Much to Einstein’s consternation, in 1929, Hubble discovered that the Universe is expanding in size. His “constant” enabled us to estimate the age of the Universe. In 1930, Chandrasekhar’s calculations indicated that when a massive star runs out of fuel, it would blow itself apart in a spectacular but violent explosion and then collapse into a black hole.

Black holes were discovered in 1971, when astronomers detected a hint of radio wave emissions coming from an object in the constellation Cygnus. The emissions were later interpreted as the fingerprint of the black hole Cygnus X-1. Since then, numerous black holes, including supermassive ones, have been detected in our own Galaxy ‒ The Milky Way, and elsewhere in the Universe. According to NASA, supermassive black holes are growing faster than the rate at which stars are being formed in their galaxies.

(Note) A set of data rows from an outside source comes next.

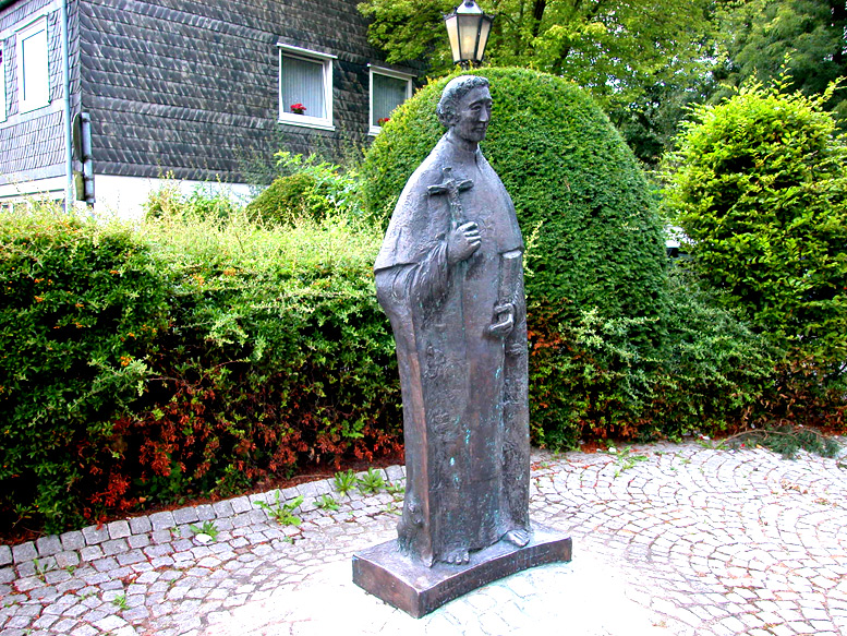 Teilstrecke 1a Wuppertal Beyenburg - Remscheid-Lennep, 0 km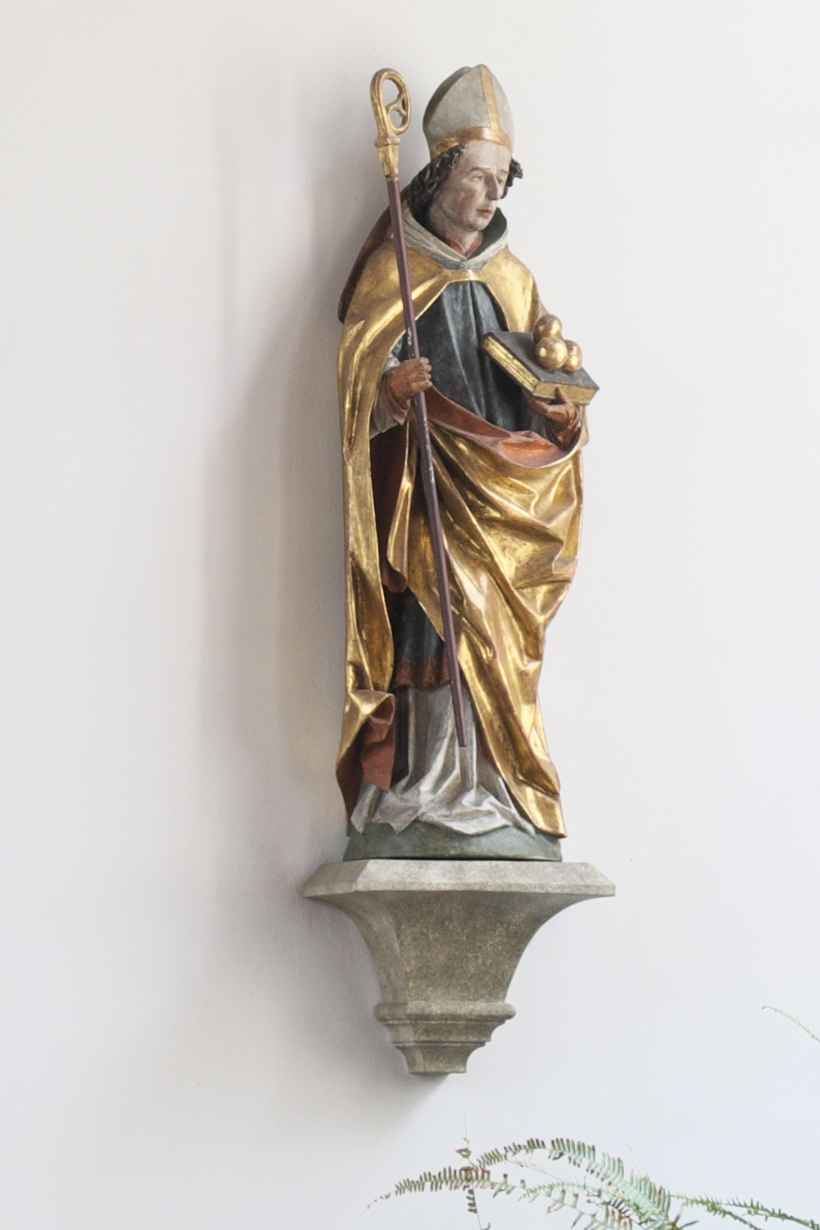 Alte katholische Pfarrkirche, jetzt Filialkirche St. Nikolaus in Freimann im Stadtbezirk Schwabing-Freimann in München (Bayern/Deutschland)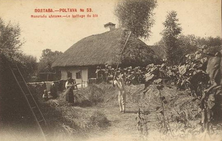 Молотьба цепами. Полтавщина. Дореволюционная открытка.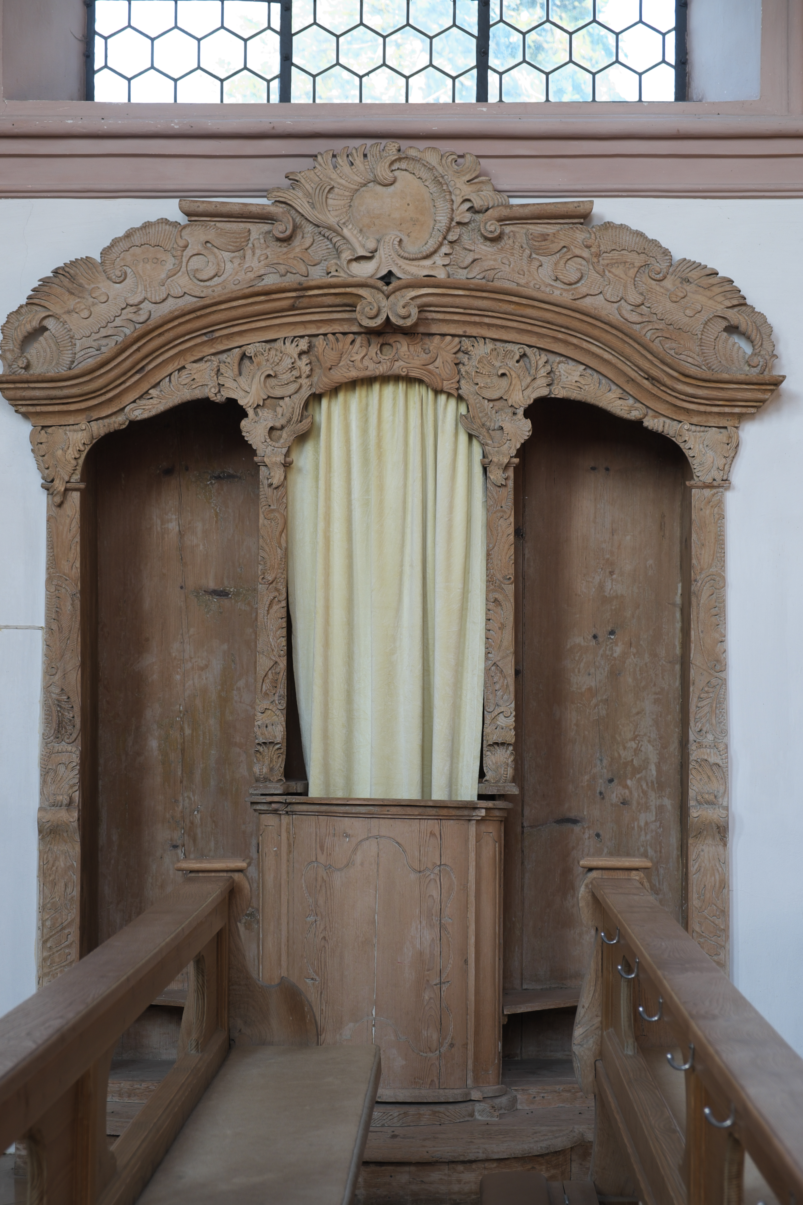 Katholische Pfarrkirche St. Gordian und Epimachus in Stöttwang im Landkreis Ostallgäu (Bayern/Deutschland), Beichtstuhl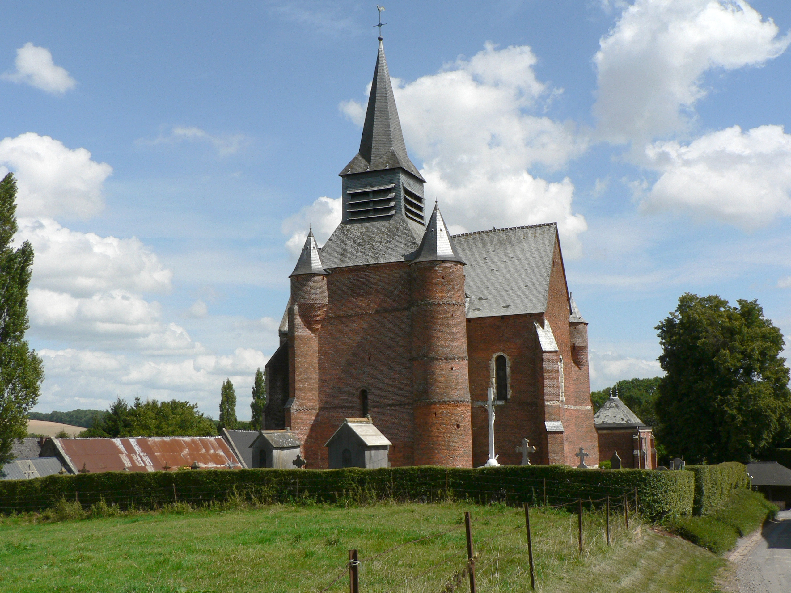 Église fortifiée de Burelles, Aisne, France

Cloaked behind the event horizon, which is not a physical barrier but just an information barrier, it must seem that there is no way of getting mass from the black hole back out into outer space. No way, that is, not until the British physicist Stephen Hawking, arguably one of the greatest minds in scientific history, joined the Big League of Cosmology in the mid-twentieth century. With his seminal contributions to the fields of astrophysics, general relativity, quantum gravity and black holes, he raised the field of cosmology from a niche topic to a well-developed subject in the forefront of science.

In 1974, by predicting the apparently paradoxical concept of radiation emanating from black holes, Hawking reminded us that mass and energy are two sides of the same coin. He was able to show that a black hole, like any other body whose temperature is not absolute zero, emits energy in the form of radiation, energy now known as Hawking Radiation.

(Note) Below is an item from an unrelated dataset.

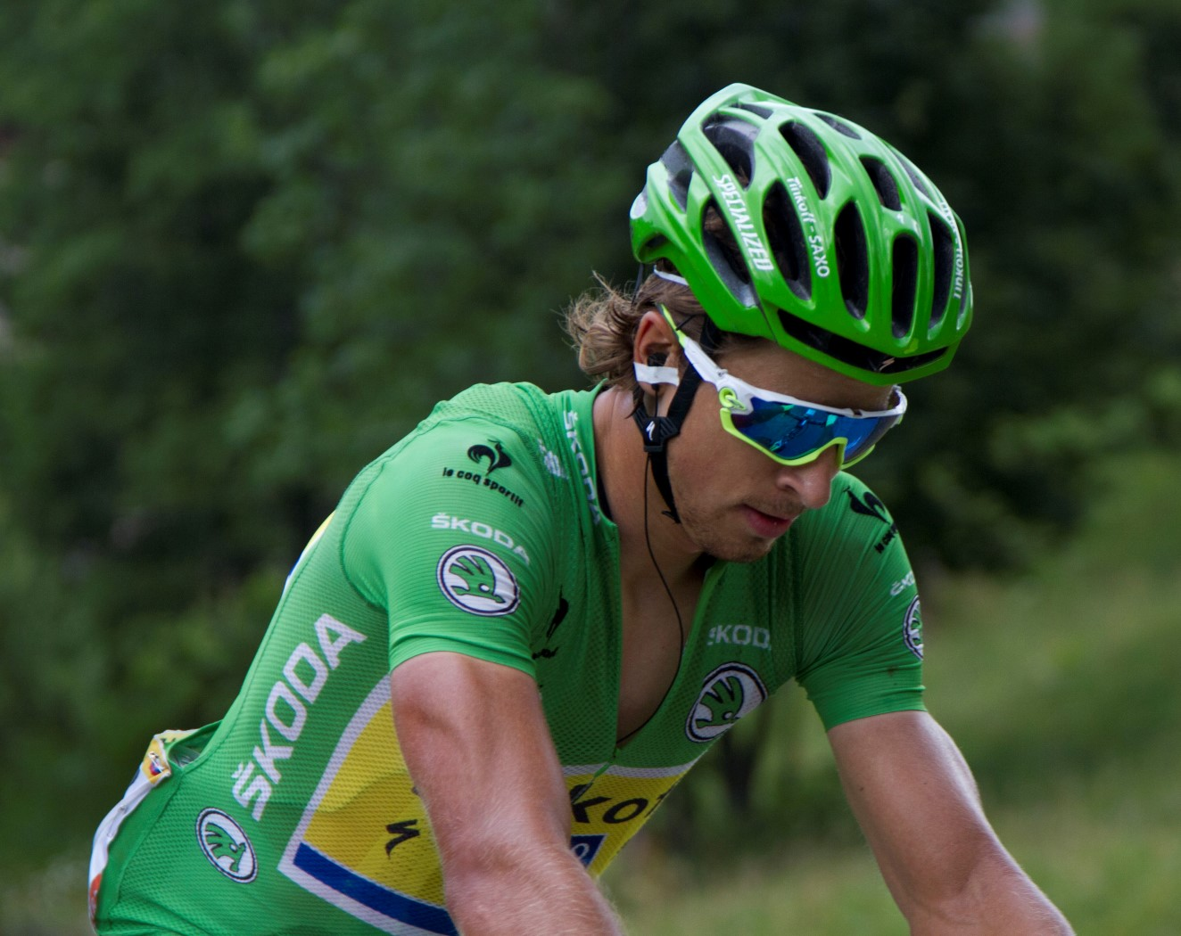 213 sagan

The continual emission of radiation causes the black hole to shrink in mass. In other words, black holes “evaporate,” although the time it takes for a solar-mass black hole to evaporate completely is immensely long ‒ vastly larger than the age of the Universe, which is 13.7 billion years. The implications are nonetheless important ‒ even black holes evolve and die.

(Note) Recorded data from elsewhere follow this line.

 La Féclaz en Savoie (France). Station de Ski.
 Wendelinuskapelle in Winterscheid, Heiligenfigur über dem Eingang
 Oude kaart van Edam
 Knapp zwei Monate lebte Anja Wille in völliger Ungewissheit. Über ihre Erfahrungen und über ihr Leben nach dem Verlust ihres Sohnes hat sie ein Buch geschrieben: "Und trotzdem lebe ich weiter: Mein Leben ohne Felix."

One of the Gordian knots of cosmology is the missing mass of the Universe. There is irrefutable evidence that visible matter accounts for only four percent of the Universe’s mass. The remaining 96 percent is invisible of which 73 percent is attributed to a pervasive “dark energy,” believed to be manifestation of an extremely powerful repulsive force that is causing the expansion of the Universe to accelerate. The additional 23 percent is thought to be dark matter whose origin obviously is the many black holes spread throughout the cosmos. However, their total mass does not add up to account for all the dark matter.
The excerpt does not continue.